QUOTE (Yerameyahu @ Aug 4 2010, 03:50 PM)
Mr. Potato Drone!
Chainsaw Samurai, you're totally right. Except we're talking about the Manservant-3.
That's a specific exception for the Otomo. And a good one, because it makes perfect sense. It's designed to *be* a metahuman. As for your kevlar question, the answer has always been 'because those aren't the rules'.
Aren't they? It doesn't mention what vehicle armor is made of, and goes out of the way to mention it is conspicuous unless specifically installing the concealed version.
This goes back to why I am such a fan of having grades for more things than just 'ware. Especially for drones and vehicles. Not all of us want to be high class runners in our pretty looking concealed armor 2068 SUVs, you know. Some of us want to be patrolling around Z-Zones in torn up Jeeps with haphazard machinegun mounts and welded on rusted armor.
Lets warp this another way then. Your players are in a hot pursuit chase, another vehicle pulls alongside and blows out the passenger window with a shotgun. The character grabs a spare vest from the back seat and stuffs it where his window used to be. Do you give him the armor value for the next round coming his way or no?
As far as the Manservant goes, it has a body of 3. This limits it's "vehicle armor" to 9. I'll have to check around through Augmentation some more, but in the long run I don't see any reason why a Manservant should be treated any differently from a cyborg, if I recall they can wear armor as well.
An 'off the shelf" vest should be able to wrap around the torso of the Manservant well enough. Honestly I find more harm in fixing the "flaw" in the manservant's movement than throwing a flak vest on one. This could be perhaps because I am viewing the situation differently, let me try to rephrase the problem.
I believe the issue isn't with throwing a flak vest on a drone that seems anthropomorphic enough to wear one. I think the real issue is how these silly things' base armor works. Work it like Dermal Plating? Work it like Cyberlimb armor? Work it like armor in of it's own right?

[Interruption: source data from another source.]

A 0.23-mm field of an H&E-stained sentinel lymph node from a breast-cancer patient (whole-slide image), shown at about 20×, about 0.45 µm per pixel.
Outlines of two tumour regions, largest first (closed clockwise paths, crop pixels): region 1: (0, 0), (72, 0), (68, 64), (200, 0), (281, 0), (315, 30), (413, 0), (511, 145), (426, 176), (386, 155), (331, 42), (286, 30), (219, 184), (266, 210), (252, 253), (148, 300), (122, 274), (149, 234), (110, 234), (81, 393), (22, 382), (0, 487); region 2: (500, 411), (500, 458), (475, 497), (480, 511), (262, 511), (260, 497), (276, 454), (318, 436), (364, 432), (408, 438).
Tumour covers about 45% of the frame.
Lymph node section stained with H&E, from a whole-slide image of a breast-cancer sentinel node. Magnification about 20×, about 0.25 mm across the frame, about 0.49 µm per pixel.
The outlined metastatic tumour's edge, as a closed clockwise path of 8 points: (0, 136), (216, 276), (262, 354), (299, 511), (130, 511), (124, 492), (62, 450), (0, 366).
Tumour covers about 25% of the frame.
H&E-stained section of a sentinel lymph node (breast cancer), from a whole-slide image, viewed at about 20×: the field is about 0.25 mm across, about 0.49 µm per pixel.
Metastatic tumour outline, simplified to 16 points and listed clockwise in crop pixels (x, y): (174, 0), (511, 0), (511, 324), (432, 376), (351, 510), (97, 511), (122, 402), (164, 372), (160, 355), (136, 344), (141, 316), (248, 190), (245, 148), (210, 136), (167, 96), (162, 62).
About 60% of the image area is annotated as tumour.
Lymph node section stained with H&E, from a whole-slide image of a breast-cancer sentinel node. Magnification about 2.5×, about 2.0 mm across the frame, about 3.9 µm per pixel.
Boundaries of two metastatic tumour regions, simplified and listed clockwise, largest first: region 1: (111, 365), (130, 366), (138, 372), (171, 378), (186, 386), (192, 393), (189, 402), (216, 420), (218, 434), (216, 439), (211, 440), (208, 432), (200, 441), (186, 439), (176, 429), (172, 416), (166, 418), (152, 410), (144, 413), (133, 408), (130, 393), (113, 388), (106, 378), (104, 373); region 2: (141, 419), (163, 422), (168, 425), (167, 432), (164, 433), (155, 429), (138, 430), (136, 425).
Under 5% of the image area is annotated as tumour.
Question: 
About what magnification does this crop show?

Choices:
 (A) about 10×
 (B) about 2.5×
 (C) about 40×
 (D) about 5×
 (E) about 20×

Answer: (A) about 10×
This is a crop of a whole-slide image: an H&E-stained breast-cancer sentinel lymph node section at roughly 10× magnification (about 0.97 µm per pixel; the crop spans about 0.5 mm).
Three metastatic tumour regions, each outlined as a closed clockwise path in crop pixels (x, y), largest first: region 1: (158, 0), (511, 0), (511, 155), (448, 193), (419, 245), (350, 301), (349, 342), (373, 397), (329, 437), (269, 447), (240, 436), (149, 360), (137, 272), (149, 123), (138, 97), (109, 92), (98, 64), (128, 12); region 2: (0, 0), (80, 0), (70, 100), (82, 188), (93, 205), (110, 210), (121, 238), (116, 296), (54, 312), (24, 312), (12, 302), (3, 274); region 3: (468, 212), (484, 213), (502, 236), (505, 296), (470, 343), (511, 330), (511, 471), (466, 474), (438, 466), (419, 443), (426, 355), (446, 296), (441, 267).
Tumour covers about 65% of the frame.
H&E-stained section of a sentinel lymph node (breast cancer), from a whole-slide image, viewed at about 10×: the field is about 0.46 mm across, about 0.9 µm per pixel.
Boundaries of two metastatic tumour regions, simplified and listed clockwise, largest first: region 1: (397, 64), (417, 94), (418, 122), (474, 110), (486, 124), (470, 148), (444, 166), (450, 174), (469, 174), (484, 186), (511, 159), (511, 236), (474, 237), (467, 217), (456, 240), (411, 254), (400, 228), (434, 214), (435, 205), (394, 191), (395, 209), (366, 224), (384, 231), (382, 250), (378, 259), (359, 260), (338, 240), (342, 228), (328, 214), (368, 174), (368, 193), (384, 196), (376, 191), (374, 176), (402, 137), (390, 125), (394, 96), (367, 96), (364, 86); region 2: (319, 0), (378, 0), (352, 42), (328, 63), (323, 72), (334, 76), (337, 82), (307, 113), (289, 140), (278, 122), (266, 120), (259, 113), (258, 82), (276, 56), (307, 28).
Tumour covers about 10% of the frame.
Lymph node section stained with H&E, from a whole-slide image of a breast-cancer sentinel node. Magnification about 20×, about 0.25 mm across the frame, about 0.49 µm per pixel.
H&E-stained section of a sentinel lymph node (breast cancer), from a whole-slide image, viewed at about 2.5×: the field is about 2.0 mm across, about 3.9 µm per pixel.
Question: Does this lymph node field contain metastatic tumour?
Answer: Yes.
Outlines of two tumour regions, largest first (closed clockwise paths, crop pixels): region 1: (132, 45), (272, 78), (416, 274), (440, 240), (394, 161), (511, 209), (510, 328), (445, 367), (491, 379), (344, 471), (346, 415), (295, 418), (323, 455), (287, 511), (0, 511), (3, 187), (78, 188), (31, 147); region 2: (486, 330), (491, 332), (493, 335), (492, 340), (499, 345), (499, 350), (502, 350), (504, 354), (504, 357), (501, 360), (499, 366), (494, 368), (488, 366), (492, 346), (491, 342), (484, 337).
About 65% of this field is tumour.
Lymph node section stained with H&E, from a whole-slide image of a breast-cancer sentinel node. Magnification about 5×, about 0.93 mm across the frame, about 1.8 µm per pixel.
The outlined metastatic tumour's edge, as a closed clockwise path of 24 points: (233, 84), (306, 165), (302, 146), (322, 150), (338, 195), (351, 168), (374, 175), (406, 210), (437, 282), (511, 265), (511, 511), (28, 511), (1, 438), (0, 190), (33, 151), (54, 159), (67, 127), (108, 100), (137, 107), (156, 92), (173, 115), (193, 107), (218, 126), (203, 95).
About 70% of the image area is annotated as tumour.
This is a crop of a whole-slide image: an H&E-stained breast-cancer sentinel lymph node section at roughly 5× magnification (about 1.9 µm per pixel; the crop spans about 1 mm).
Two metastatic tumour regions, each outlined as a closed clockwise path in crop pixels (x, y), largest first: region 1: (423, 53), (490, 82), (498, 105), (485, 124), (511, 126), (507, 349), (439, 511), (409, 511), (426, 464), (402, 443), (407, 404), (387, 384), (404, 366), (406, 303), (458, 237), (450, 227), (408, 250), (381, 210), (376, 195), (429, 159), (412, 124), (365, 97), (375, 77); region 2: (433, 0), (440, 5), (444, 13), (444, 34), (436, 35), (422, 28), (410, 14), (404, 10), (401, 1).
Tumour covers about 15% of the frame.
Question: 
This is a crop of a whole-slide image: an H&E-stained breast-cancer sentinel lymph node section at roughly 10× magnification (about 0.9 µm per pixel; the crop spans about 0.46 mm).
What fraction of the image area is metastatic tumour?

Clearly I believe that the Otomo and Manservant should be able to wear armor (Otomo espescially obviously, they seem to be going for a GITS cyborg body feeling there). What I think the devs should have done is throw in a couple simple sentences fleshing out how much armor one of these anthro'borgs can have on them and to what extent it does stack. To illustrate my point, I can throw 3x the car's body worth of armor into it and the wheels still spin, the car still moves. Same for a helicopter, there 3x it's body is perfectly conceivable to have the rotors keep spinning. However, how much armor can you stuff under the skin of a skinny Japanese love-bot-girl before her arms, legs, and waist are incapable of moving like a person? Same for the manservant who's funky limb positioning seems like it would be hindered by a lot of armor (as it's already hindered by design especially).
I think this is clearly a case of Developer oversight in not making different vehicle/bot/borg body-armor ratios for anthroforms of any type.
Another thing that may have been missed: While the Otomo can wear people armor, and is developed as such for it, it can still augment the body like cyberlimbs. No problem so far, problem comes to the fact that you can technically do all of that AND it still has 6 modslots available for someone to continue to add drone/vehicle mods. This is obviously a bit of an issue when your 4'10" blank staring Korean luv-doll is loaded with more armor than most tanks and a pair of cyberguns to match the caliber of those Dcups.
Stuff like this makes me wonder how much actual play testing has been done. Obviously there are several cases in these corebooks where RAW and what one would reasonably assume is RAI are pretty distant. Lots of holes.